╭──

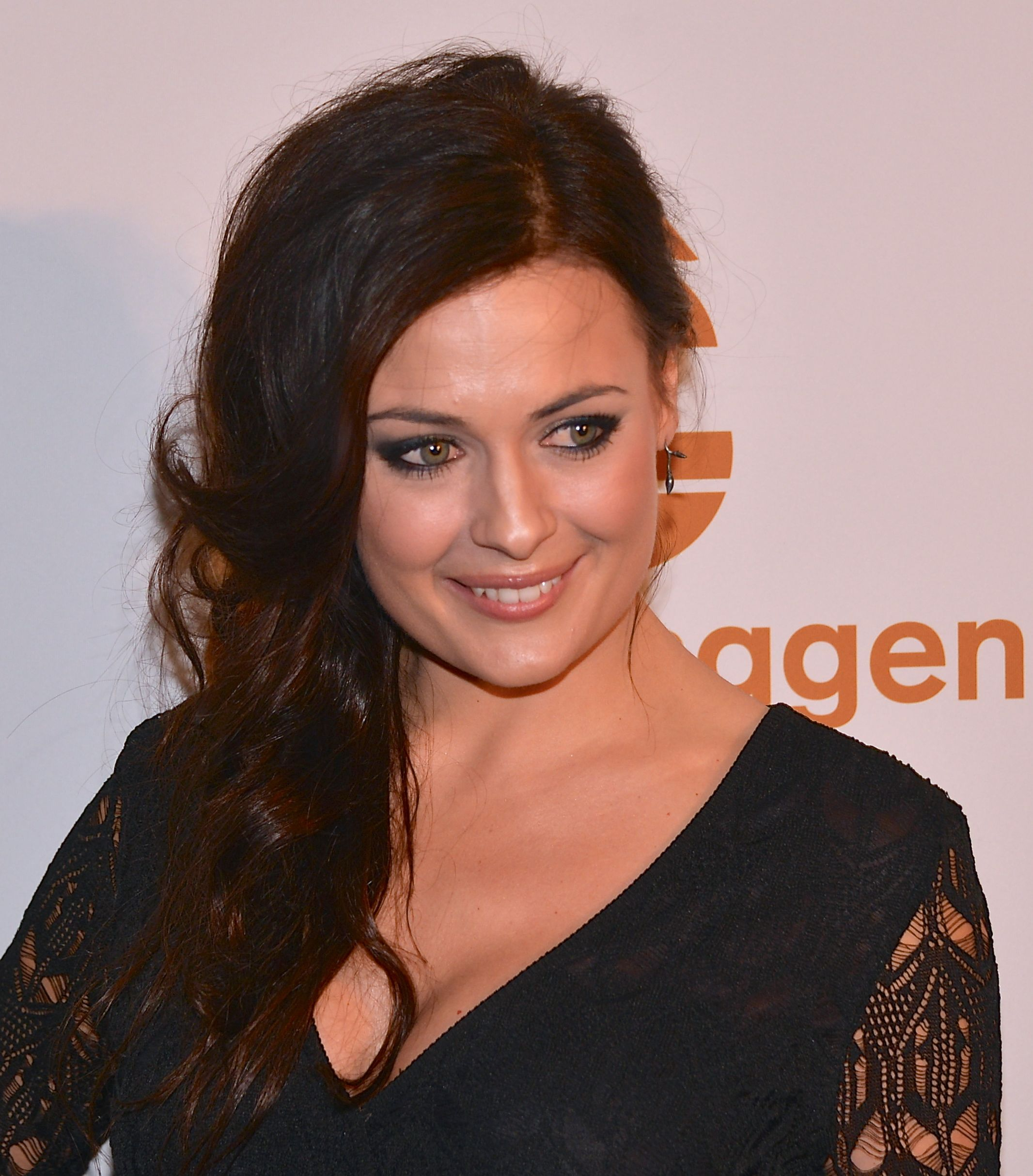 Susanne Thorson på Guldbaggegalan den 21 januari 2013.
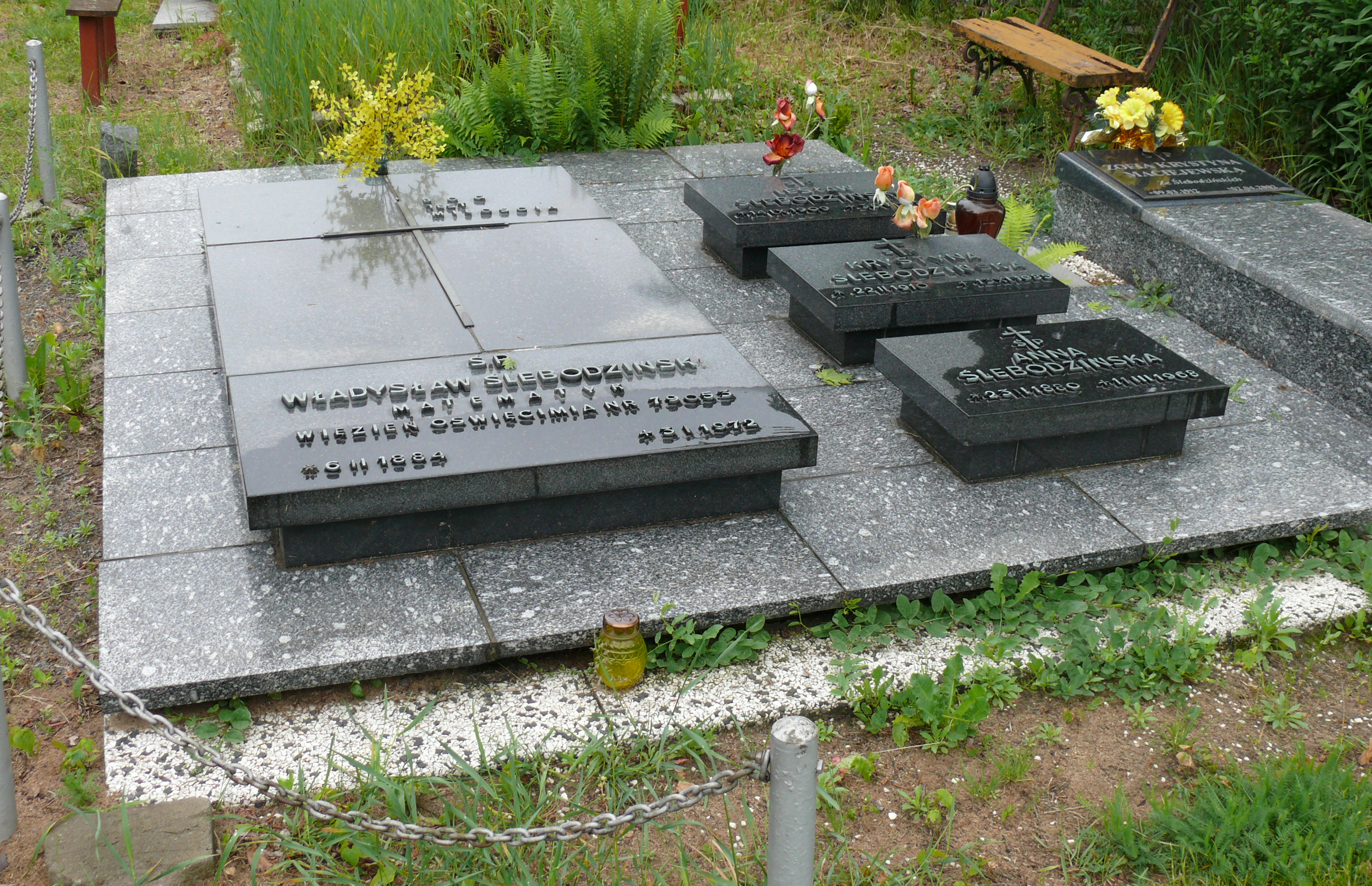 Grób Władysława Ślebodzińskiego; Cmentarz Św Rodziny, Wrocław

╰──
╭──

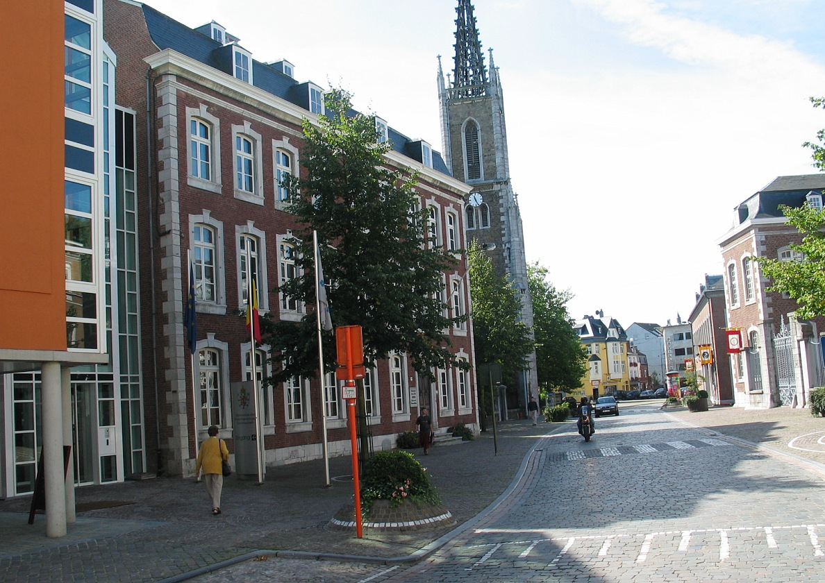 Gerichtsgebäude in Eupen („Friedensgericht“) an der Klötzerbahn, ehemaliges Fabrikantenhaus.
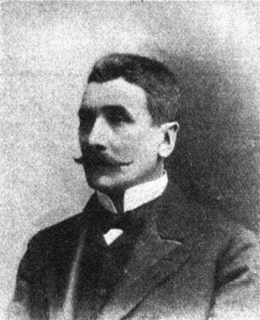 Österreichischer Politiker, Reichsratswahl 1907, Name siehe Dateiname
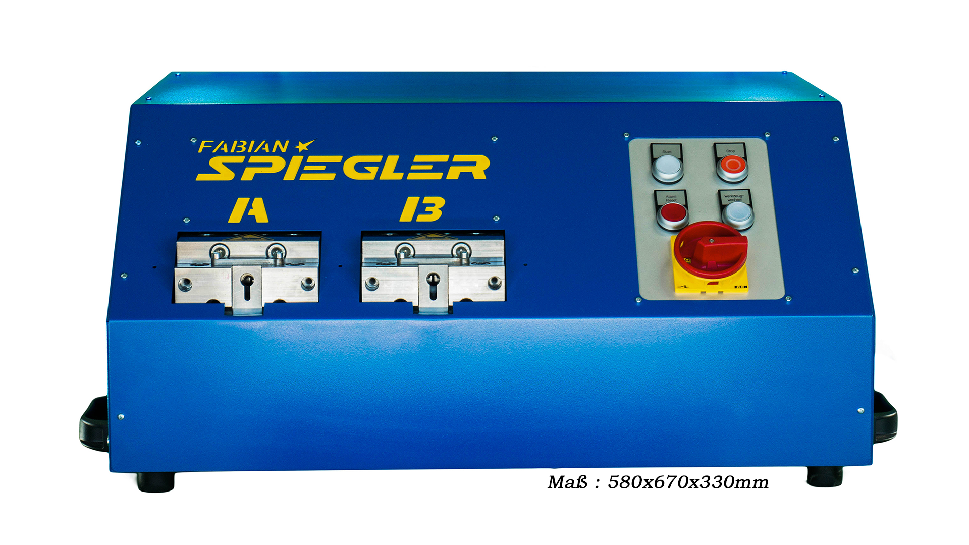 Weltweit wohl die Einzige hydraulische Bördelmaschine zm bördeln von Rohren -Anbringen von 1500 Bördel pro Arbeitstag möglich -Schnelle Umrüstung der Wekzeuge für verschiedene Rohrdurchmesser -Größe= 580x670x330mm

╰──

## TASK
Exactly as written above, retype the lines starting at the one holding "Susanne Thorson på" and ending at the one holding "Grób Władysława Ślebodzińskiego;", both included, but not the pictures.

## WRITTEN SOLUTION
 Susanne Thorson på Guldbaggegalan den 21 januari 2013.
 Grób Władysława Ślebodzińskiego; Cmentarz Św Rodziny, Wrocław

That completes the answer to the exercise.